Help to find the bottleneck in foreman-task / remote execution

aruzicka · November 10, 2023, 12:36pm

tl;dr: You’re right that preparation of the job on Foreman’s side is strictly sequential. There are batches of up to 100 hosts, the batches are processed sequentially and even the hosts inside the batches are processed sequentially. From what you wrote, this is probably the bottleneck you’re looking for, but probably also something you cannot remove, unless you can somehow boost single core/single process/single thread performance.

Why four separate foreman instances?

Well, that is somewhat expected. There is an overhead associated with running jobs through foreman. For every single host in the job, it needs to verify all the necessary permissions, render the template, roll a number of per-host executions into a batch and dispatch the batch to the proxy. On my machine, id itself finishes in 0.02 seconds, but if you consider all the other things that need to happen, you get more into the seconds range per host.

Correct. To reduce the number of requests that need to be exchanged between Foreman and proxy, the nodes as you call them get prepared in batches and then each batch gets sent to the proxy in a single request. That however doesn’t mean that the batch needs to completely finish on the remote end before the next one can start.

Yes, they flip to running once they start being prepared and sit in that state until they are completely done. A larger part of sitting in running state will most likely be just waiting for the batch to be finalized so that it can be sent over to the proxy and actually executed.

Overall this feels like you’re seeing this because it finishes on the remote end so fast. If you run something that takes a long time to actually execute, you should start seeing these piling up.

If what I wrote in the tl;dr above holds, then no, not really. There are things that can be done if the other parts become the bottleneck, but not for this.

In theory you could watch https://$foreman_fqdn/foreman_tasks/sidekiq . If you see queues not being processed in time, then that is something that could be addressed.

In theory Dynflow should be able to send its own metrics to a statsd sink, but I don’t recall it being properly documented anywhere.

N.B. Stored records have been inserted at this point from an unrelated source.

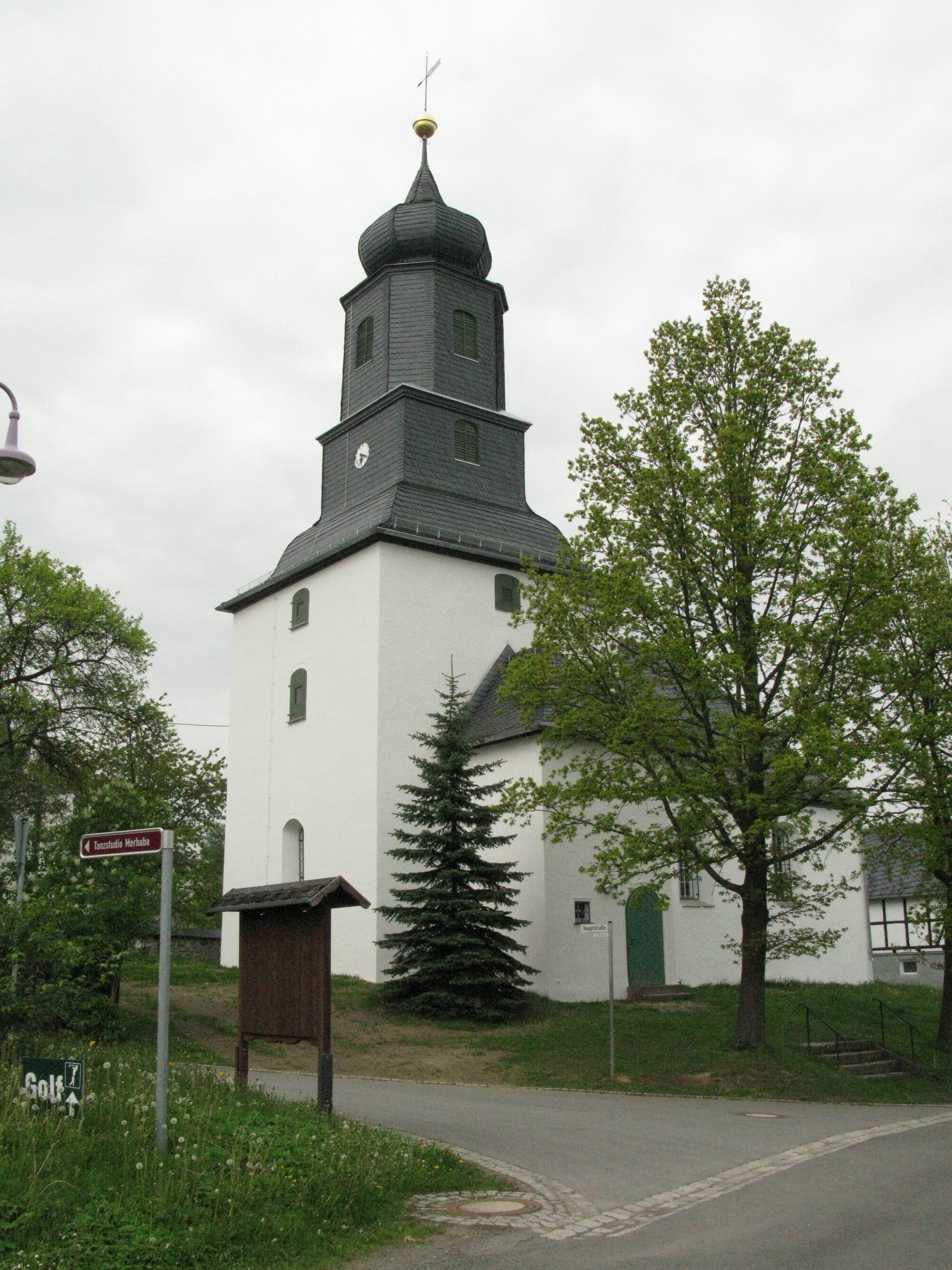 Die Kirche im Plauener Stadtteil Steinsdorf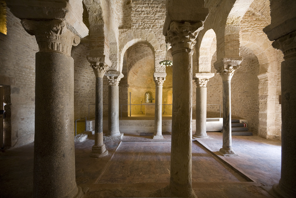 Cultural Heritage Spain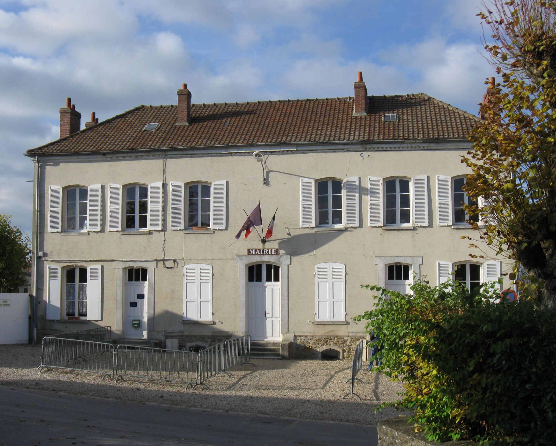 Mairie de Boutigny (Seine-et-Marne, région Île-de-France).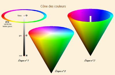 Représentation de l'espace tri-dimensionnel des couleurs sous forme de cône : l'axe vertical du cône correspond aux teintes grises (saturation S nulle, et luminance L variant depuis une valeur nulle en N et une valeur maximale en O) ; un point P quelconque situé à l'intérieur du cône correspond à une couleur dont les composantes T, S, L peuvent être définies ainsi : la teinte T varie linéairement avec la valeur de l'angle orienté du vecteur OH dans le plan du cercle (C), le point H étant la projection de P sur ce plan, la saturation S est proportionnelle à l'angle (NO,NP), la luminance L dépend de la valeur conventionnelle attribuée à la luminance des couleurs complètement saturées situées au bord du cercle (C) cf. mon article "Codage informatique des couleurs" [1]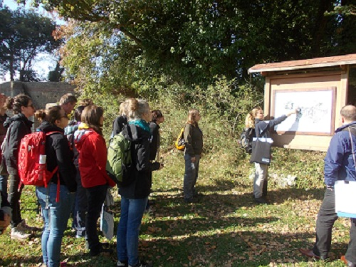 Παρακολουθώντας μία ξενάγηση στο Circeo National Park, της Ιταλίας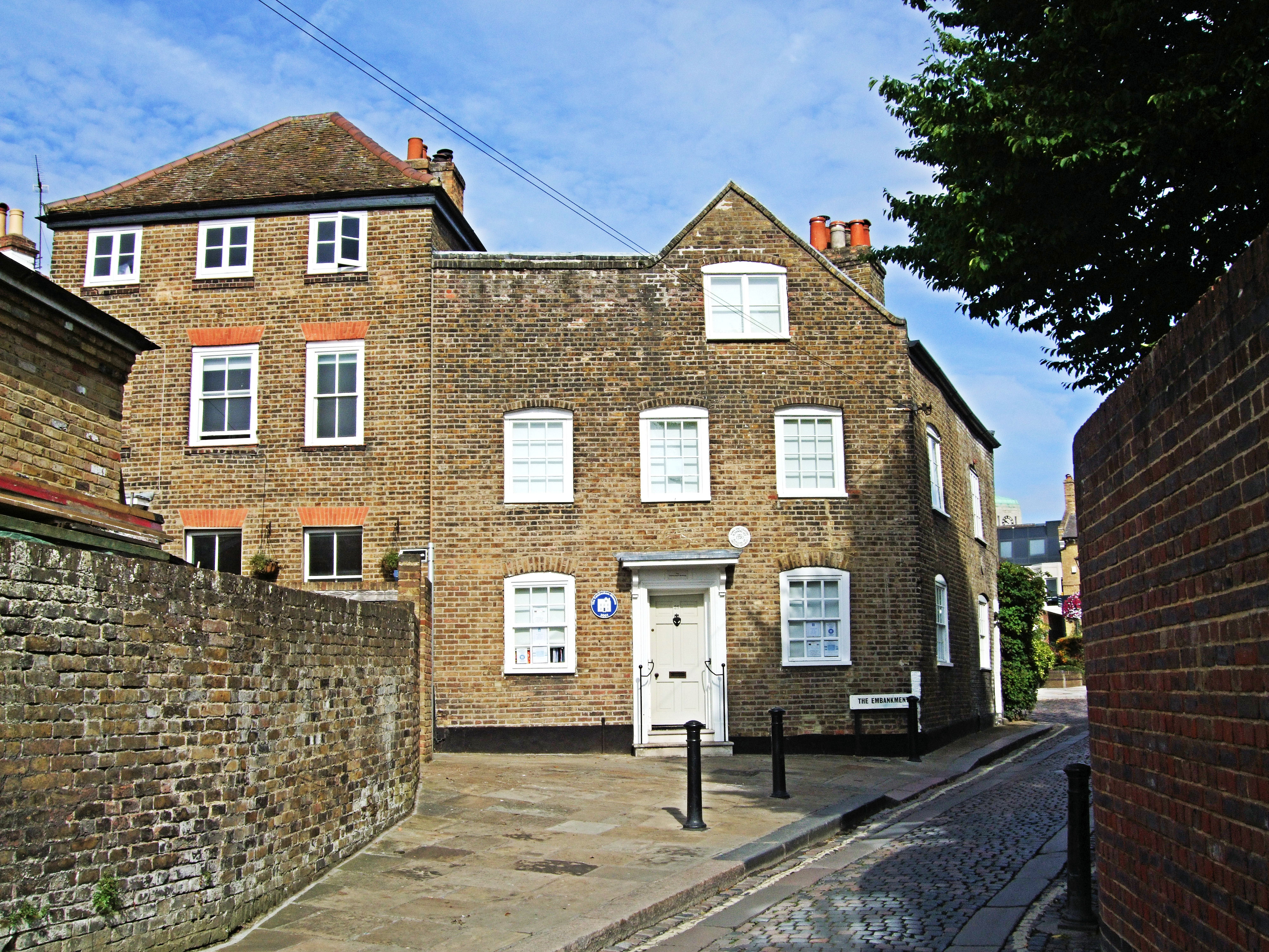 Twickenham Museum - London.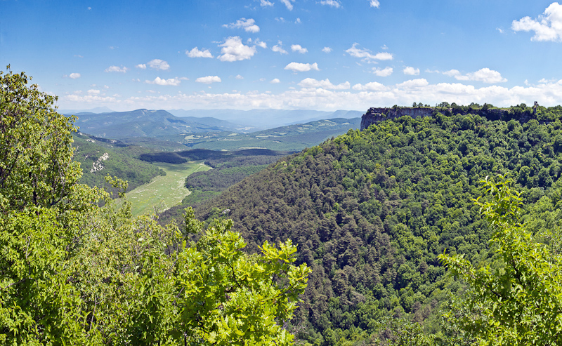 Гора останец «Мангуп-Кале»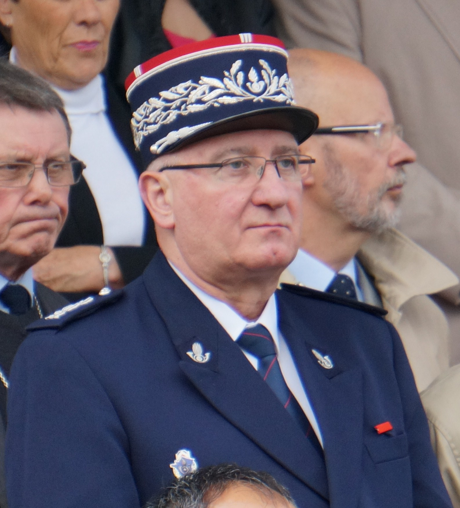 administrateur général des Douanes_françaises_en unifrome.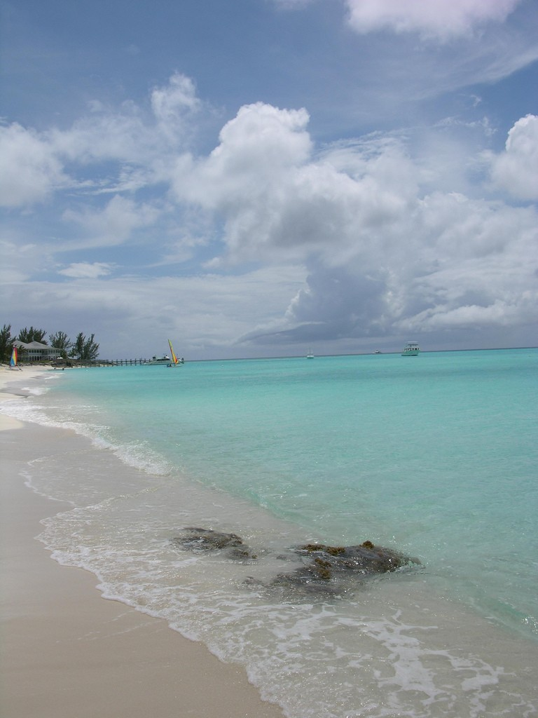 Columbus Island, Bahamas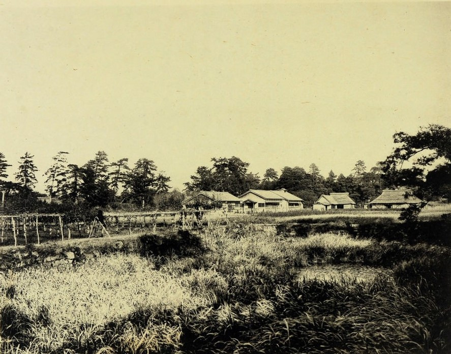 『越山若水』1910年収載。加藤竹雄家文書A0052-01441 福井県文書館蔵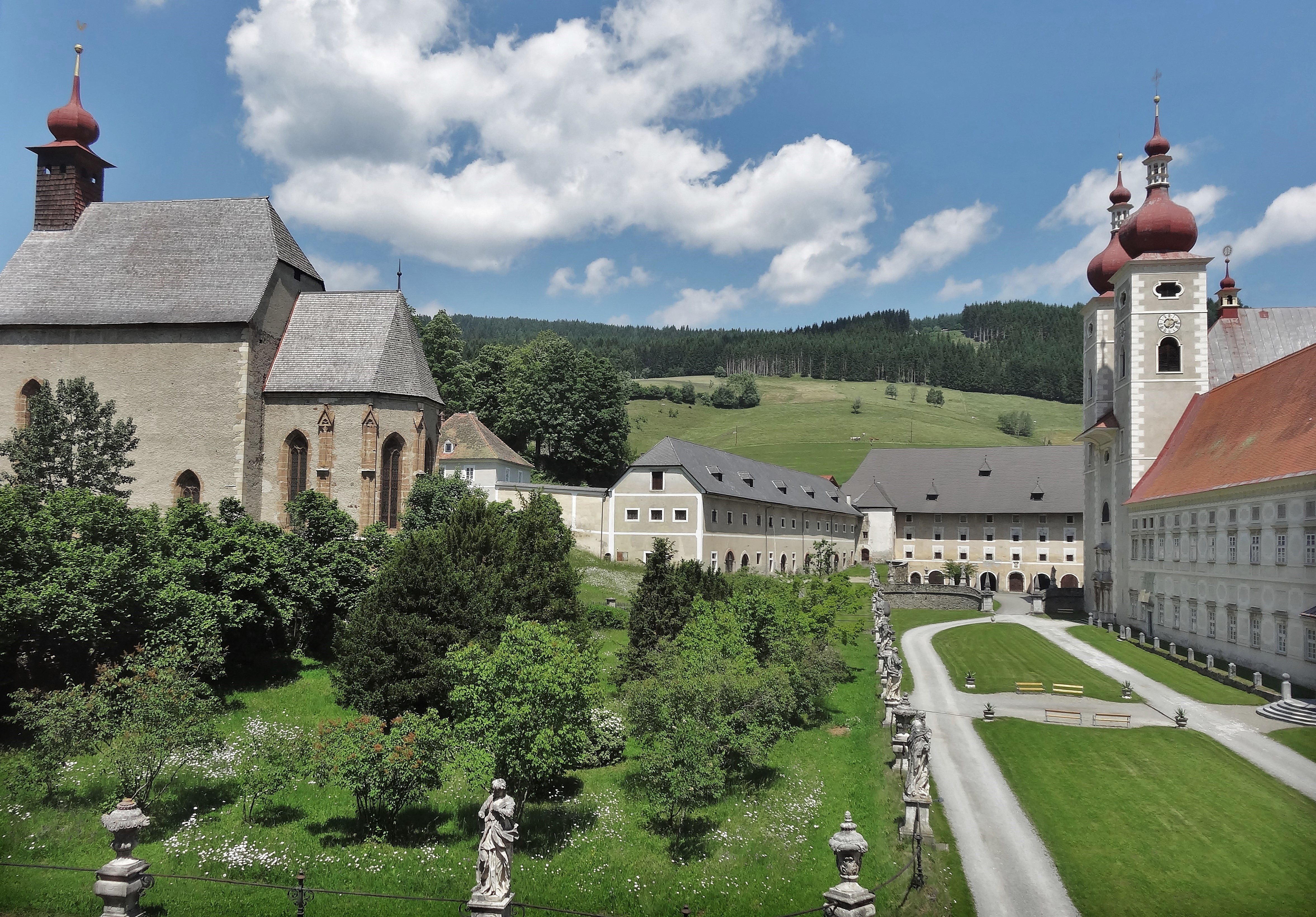 Benediktinerstift St. Lambrecht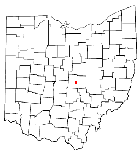 A map.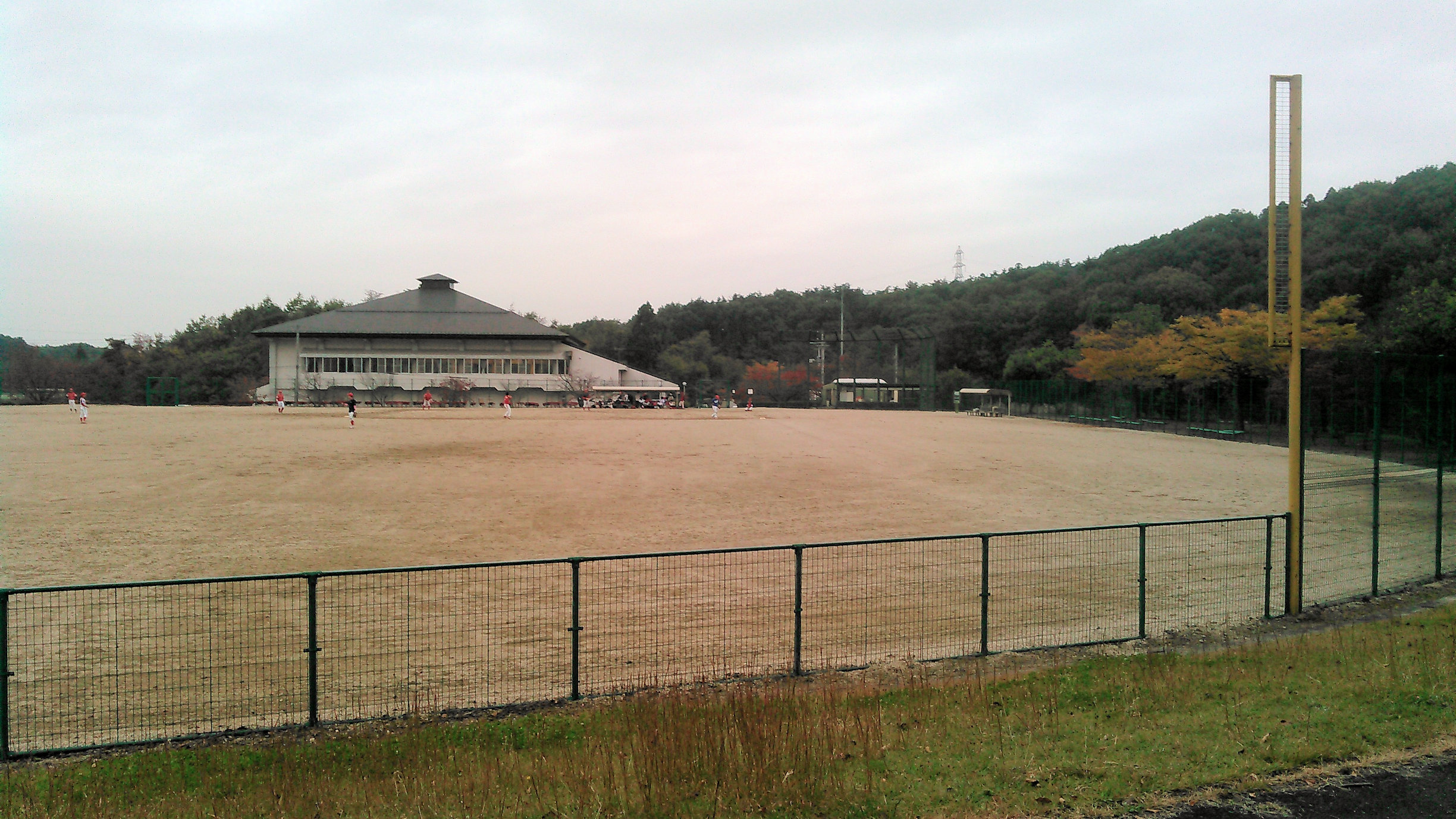 郡山市ふるさとの森スポーツパーク 野球場と体育館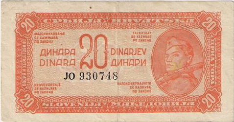 20 Yugoslav dinars note (1944 dinar)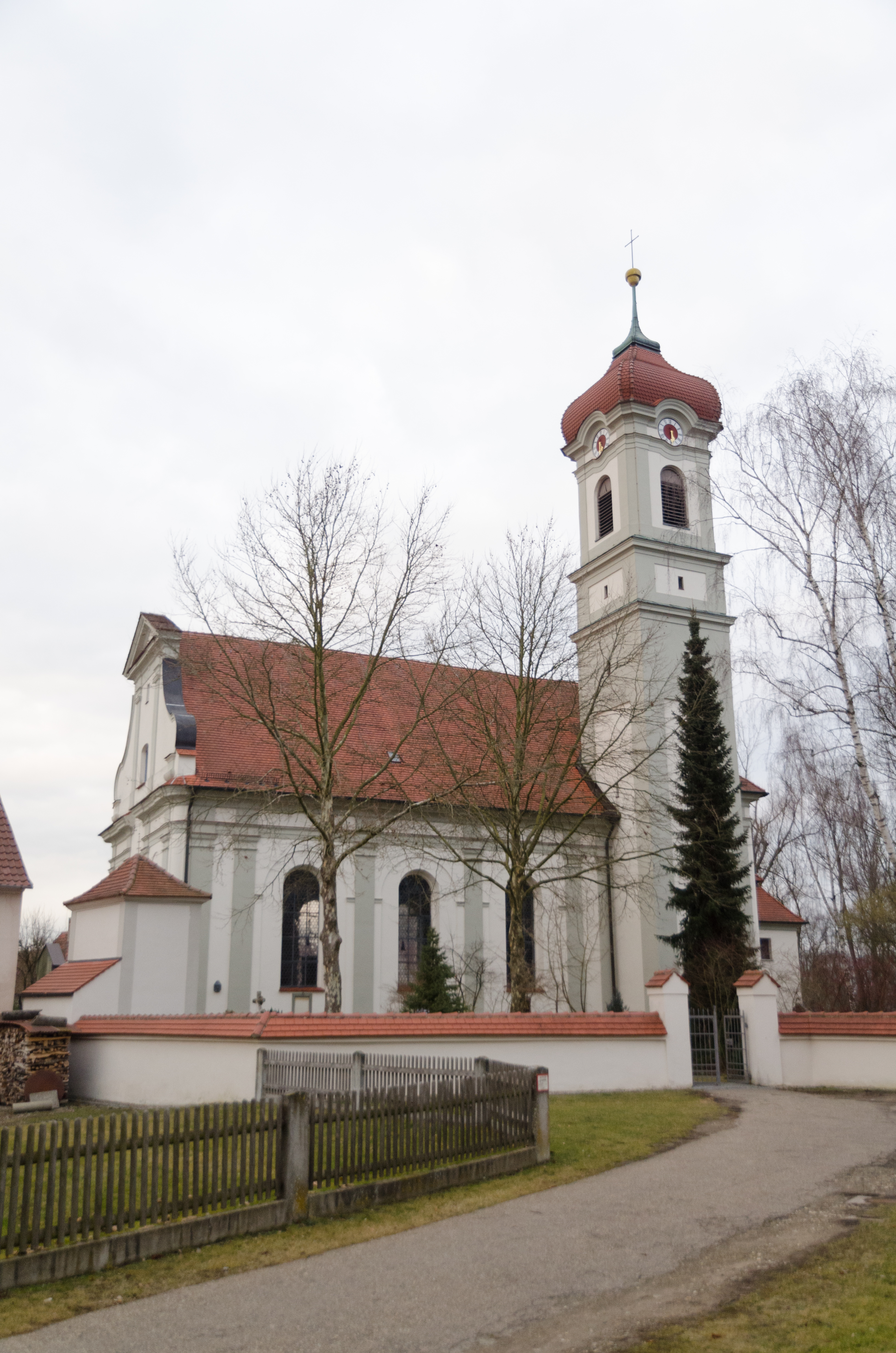 Nersingen, Lkrs. Neu-Ulm, Ortsteil Straße, Kath.m Pfarrkriche St. Johann Baptist

Just out of curiosity, could you go to the details of the job, click “Job Task” in the upper right corner, in there “Dynflow console”, in there click both the boxes under the run tab a post the data from it here?

And a similar thing from first and 99th host in the job? For both of those, click the hostname in the table below, there should be a “Task” (or something along the lines of that) button, then dynflow console and screenshot the details of that?

You can redact it as much as you want, the only thing that would be interesting to see would be information about counts and times.